July 20, 2010

'Condor' brings genome assembly down to Earth

by Chris Barncard, University of Wisconsin-Madison

(PhysOrg.com) -- Borrowing computing power from idle sources will help geneticists sidestep the multimillion-dollar cost of reconstituting the flood of data produced by next-generation genome-sequencing machines.

A team of computer scientists from the University of Wisconsin-Madison and the University of Maryland recently assembled a full human genome from millions of pieces of data — stepping up from commonly assembled genomes several orders of magnitude less complex — and they did it without a big-ticket supercomputer.

Genome-sequencing machines now read at a dizzying rate the molecules that make up DNA, shrinking the time required to spell out a bacteria genome from weeks to hours. The cost comes in analyzing the data.

"You have lots of data being produced by sequencing machines, and the only solution for assembly is to maintain a very expensive computing cluster dedicated to this process," says Mihai Pop, computer science professor at Maryland's Center for Bioinformatics and Computational Biology.

To quickly read through DNA, sequencers chop a strand into sections just tens or hundreds of base pairs long.

"It produces very cheap but very poorly sequenced data," says David Schwartz, a UW-Madison genetics professor and director of the Laboratory for Molecular and Computational Genomics. "You've got a pile of short sequences, but you don't know the order they should fit back together."

Pop has been trying to fit the pieces back together for a decade.

"After sequencing, it's like having this huge jigsaw puzzle, but you don't actually have that picture on the box that shows you what you're trying to reconstruct," Pop says. "And there are a lot of sky regions.
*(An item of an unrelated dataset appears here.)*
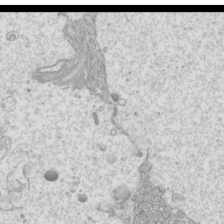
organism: Mouse
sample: Cilia; mouse epididymis

And a lot of the pieces will fit in more than one place."

Until Pop and fellow Maryland professor Michael Schatz brought their "Contrail" assembly software to UW-Madison's Center for High Throughput Computing, the popular working genome assemblers — such as one called Velvet at the European Bioinformatics Institute — were reconstituting bacteria genomes that measure in the thousands of base pairs. The human genome contains more than 3 billion pairs.

Schwartz' work in optical mapping of genomes helped identify the puzzle shapes that should fit together.

"He can give us a map of where certain landmarks are in the genome, and that can help us with ordering these short sequences," Pop says.

But the computing power — measured in complexity and cost — needed to handle the mass of data far outstrips that of the sequencing machines cranking out base pairs by the billion.

"There really is no standard approach to doing this for a human genome," Pop says. "It's virtually impossible to do that on a single machine. We needed access to a large cluster."

UW-Madison had that cluster and had its own tool — called Condor, a program run by professor Miron Livny at the Center for High Throughput Computing — to manage the work of Maryland's software across a network of computers. Condor breaks up long lists of heavy computing tasks and distributes them across networked computer workstations whose intended use leaves their processors with a little or a lot of idle time.

"In the assembly, you have a very complex job workflow. You must take the data and do this analysis and that analysis, and when that analysis is done you take the results from the first two and do a third," says Todd Tannenbaum, project manager for Condor. "You have this big chain of events that need to happen, and that's what Condor does very well."

To manage both the complex workflow chain and the large data management problems, the Condor group added features of Hadoop, another distributed-computing tool adept at spreading data storage and retrieval across networks, to the mix to help haul around the billions of letters gleaned from human DNA by a sequencing machine.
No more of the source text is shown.